Il rilascio del permesso di soggiorno per motivi umanitari, tuttavia, può essere giustificato anche dalla “vulnerabilità oggettiva”: e cioè quella dipendente dalle condizioni del paese di provenienza del richiedente.

Sussiste, in particolare, una condizione di vulnerabilità oggettiva quando nel paese di provenienza del richiedente protezione sia a questi impedito l’esercizio dei diritti fondamentali della persona. Impedimento che non necessariamente deve essere di diritto, ma può essere anche soltanto di fatto.

3.2. Da ciò discendono due corollari.

Il primo è che la ritenuta falsità delle dichiarazioni compiute dal richiedente protezione impedisce di ritenere dimostrata una condizione di vulnerabilità soggettiva, ma non osta al rilascio del permesso di soggiorno per motivi umanitari, laddove ricorressero le condizioni di vulnerabilità oggettiva.

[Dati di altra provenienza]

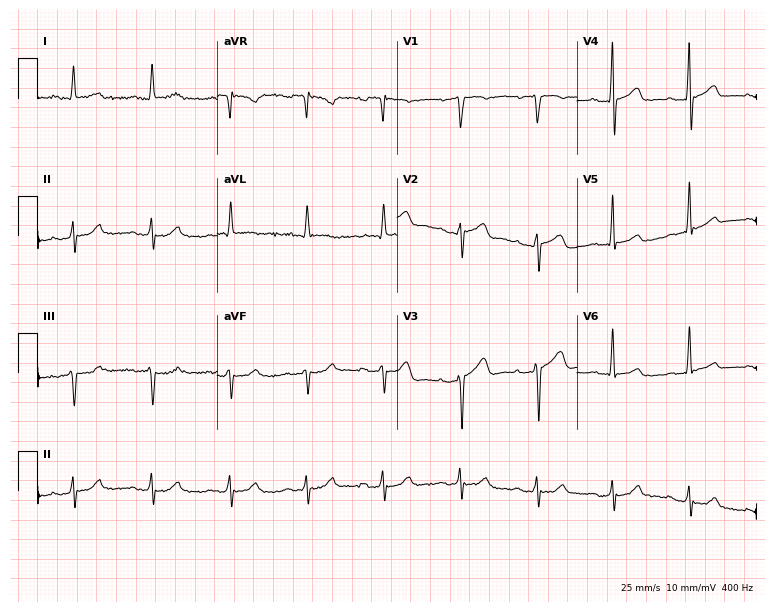
Standard 12-lead ECG recorded from a 62-year-old woman. None of these six findings is recorded: first-degree AV block, right bundle branch block (RBBB), left bundle branch block (LBBB), sinus bradycardia, atrial fibrillation (AF), sinus tachycardia. Other findings, if any, are not listed.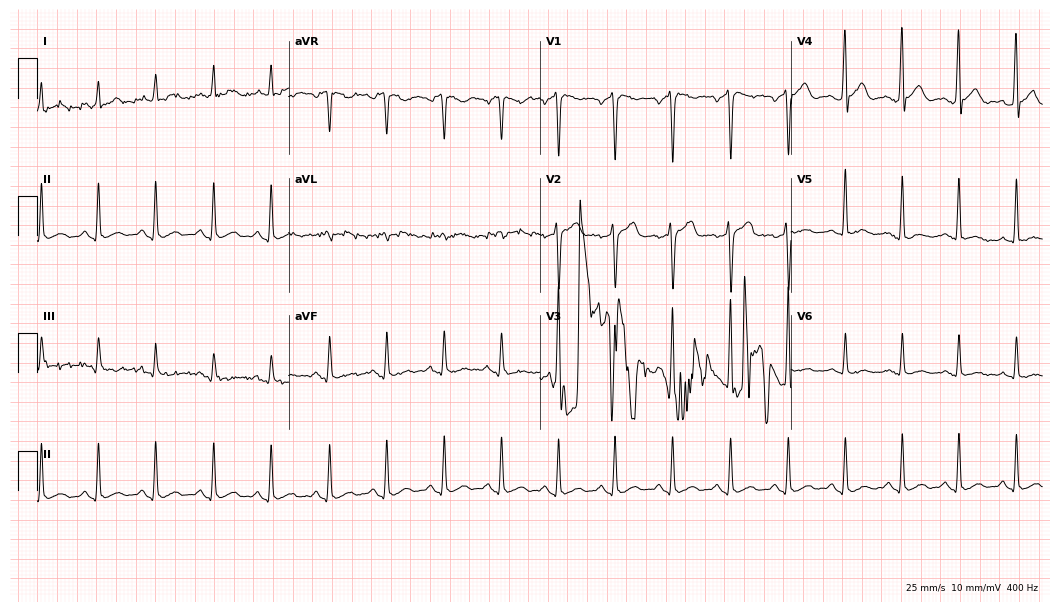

E’ infatti evidente che una persona cui nel proprio Paese sia impedito l’esercizio dei diritti fondamentali non possa essere rimpatriata, a nulla rilevando che nel chiedere protezione abbia dimostrato la prudentia serpis, piuttosto che la simplicitas columbae.

3.3. Il secondo corollario è che la sussistenza delle condizioni di vulnerabilità oggettiva deve essere accertata d’ufficio, ricorrendo a fonti di informazione attendibili ed aggiornate sul paese di provenienza del richiedente (a meno che, ovviamente, il giudizio di inattendibilità non investa addirittura la provenienza stessa del richiedente).

3.4. Nel caso di specie, il Tribunale non si è attenuto a questi principi ormai consolidati nella giurisprudenza di legittimità.

Infatti il Tribunale ha correttamente accertato ex officio se in ***** sussista una situazione di violenza indiscriminata derivante da conflitto armato, ma altrettanto non ha fatto al fine di accertare se i diritti inviolabili della persona siano o non siano, nel paese di provenienza del richiedente, gravemente compromessi in modo intollerabile.

Il Tribunale infatti ha negato la sussistenza di condizioni oggettive di vulnerabilità del richiedente, affermando che questi nel caso di rimpatrio non si troverebbe esposto a rischi di sorta, sulla base degli elementi “già compiutamente analizzati in precedenza”.

Gli elementi “già compiutamente analizzati in precedenza”, tuttavia, sono rappresentati da fonti di informazione dalle quali il Tribunale ha tratto la conclusione della insussistenza in ***** di una situazione di violenza indiscriminata derivante da conflitto armato.

Da quelle fonti, tuttavia, quale che ne fosse l’effettivo contenuto, il Tribunale non ha tratto alcuna informazione, che sia stata esposta in motivazione, concernente la tutela dei diritti umani.

3.5. Il decreto va dunque cassato con rinvio al Tribunale di Potenza, in differente composizione, il quale tornerà ad esaminare la domanda di rilascio del permesso di soggiorno per motivi umanitari, indagando ex officio sulla esistenza o meno nel Paese di provenienza del richiedente di una grave compromissione dei diritti umani fondamentali, e sulla possibilità che il richiedente in caso di rimpatrio possa esservi esposto.

4. Le spese del presente giudizio di legittimità saranno liquidate dal giudice del rinvio.

P.Q.M.

(-) rigetta il primo ed il secondo motivo di ricorso;

(-) accoglie il terzo motivo di ricorso, cassa la sentenza impugnata in relazione al motivo accolto e rinvia la causa al Tribunale di Milano, in diversa composizione, cui demanda di provvedere anche sulle spese del giudizio di legittimità.

Così deciso in Roma, nella camera di consiglio della Sezione Terza civile della Corte di cassazione, il 25 maggio 2021.